But maybe I’m just in need of a good, hard fuck with a stranger?
The first boyfriend I ever had was in Phoenix. We’d just come back to the States and we were living with a family near Camelback Mountain for a summer. Huge fucking mansion on several acres. We stayed in the guest house. They had a son a couple years older than me. He was leaving for college in the fall and I was just starting to have… issues. I was there to play at a few parties they were throwing over the summer. My career was winding down. I had tits after all. The child prodigy thing was over. I think they were important people, but I paid no attention to who they were or what they did.
His name was Austin. He fucked me in every room of that mansion. Like… every room.
God, my clit is throbbing just picturing how he took me from chaste to insatiable in the span of a few weeks. His cock never got soft. Or so it seemed.
That was a long time ago. And there’s been no one since.
I didn’t love him. Nothing of the sort. I just liked what he did to me.
I come upon a tree swing in the corner of the yard. Ropes hang down from a thick limb jutting out of a massive tree that must be quite impressive in the summer. The swing is long enough to fit a family. This family. The older boy, and the middle girl, and the infant girl in the mother’s lap. The father in the center, surrounded by the people who make up his life, his arm around his wife on one side and his middle daughter on the other, letting them know they’re cherished.
I picture this perfect family for a moment. Imagine all the times they’ve sat out here on this swing and just… swung together.

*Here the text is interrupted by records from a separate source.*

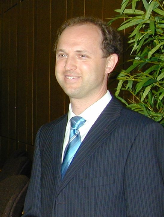 Tilman Bollacher nach seiner ersten Wahl zum Landrat des Landkreises Waldshut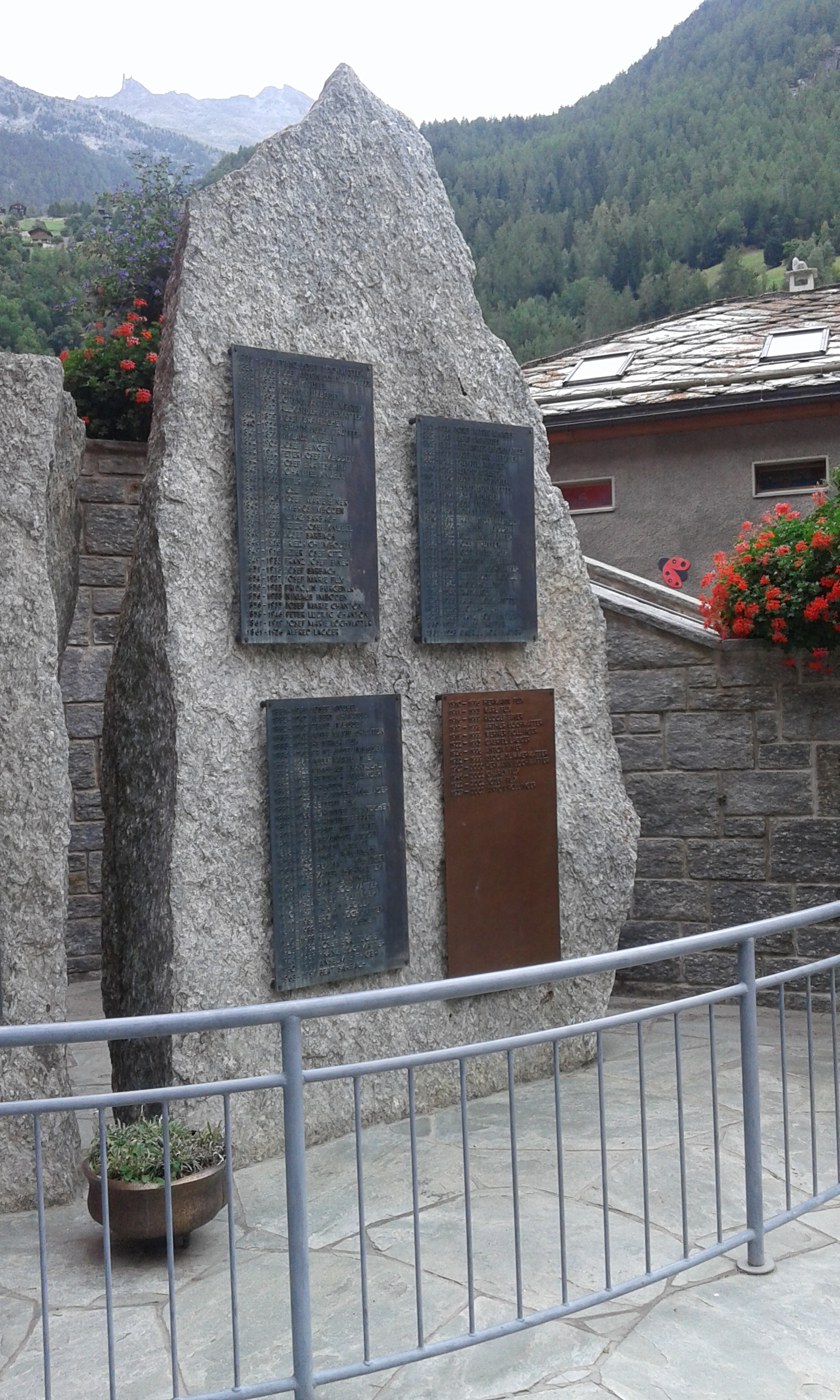 Das Bergführerdenkmal, das sich auf dem Kirchplatz von St. Niklaus Dorf befindet, konnte am 4. Juni 1995 eingeweiht werden.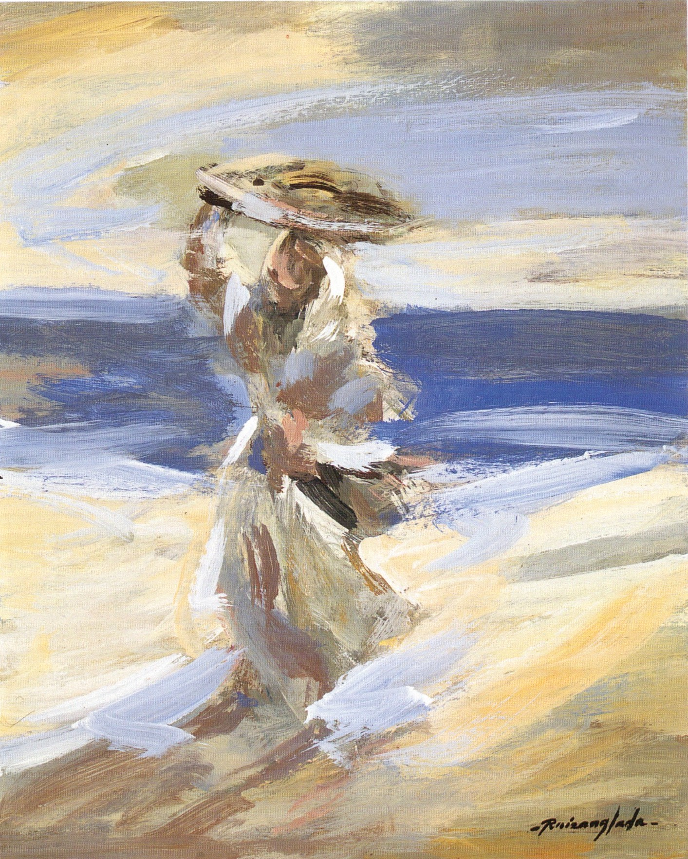 Ruizanglada Pescadora del Mediterraneo 33x41 1999 Oleo sobre tabla.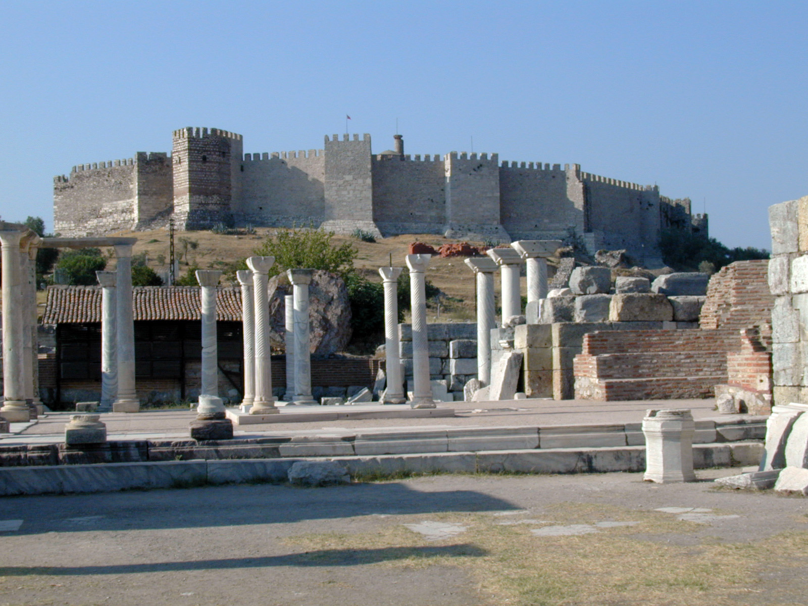 Bema de l'église Saint-Jean (anastylose de la colonnade du templon) et citadelle turque à l'arrière-plan.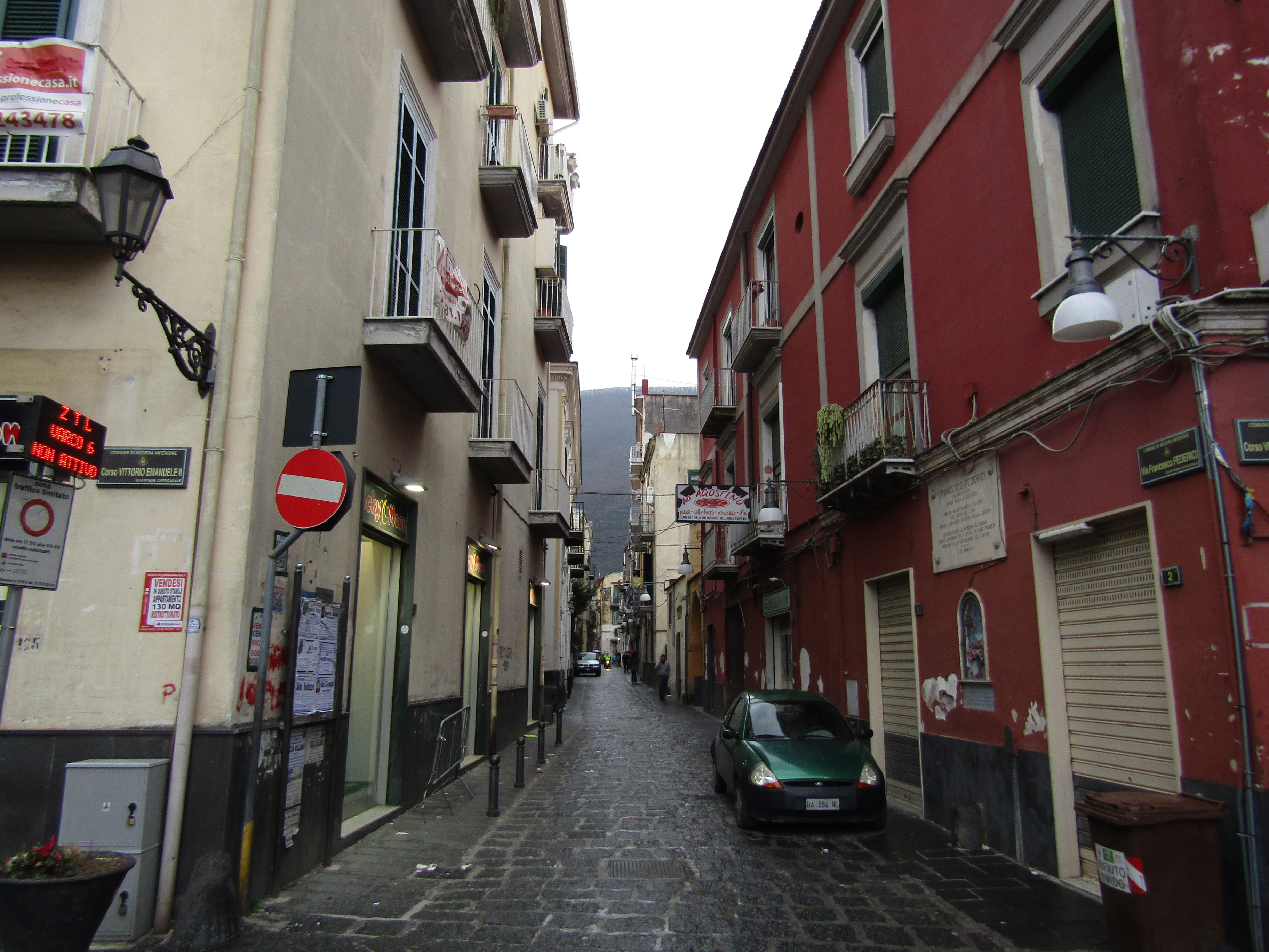 Template:Informazioni file

I sit in the middle and feel the loss. The understanding of what I don’t have sinks all my easy thoughts in an instant, the empty space on either side of me glaring proof that I’m very much alone in this world.
It’s not a husband I want. Not really. A husband isn’t enough for me.
Nothing’s enough for you, Evangeline.
That might be true.
It’s the sense of belonging I crave.
I just want to fit in somewhere. The way the older boy fits into the space on this family swing. The way the infant daughter fits into the lap of her mother. The way the mother and middle daughter fit into the embrace of the father.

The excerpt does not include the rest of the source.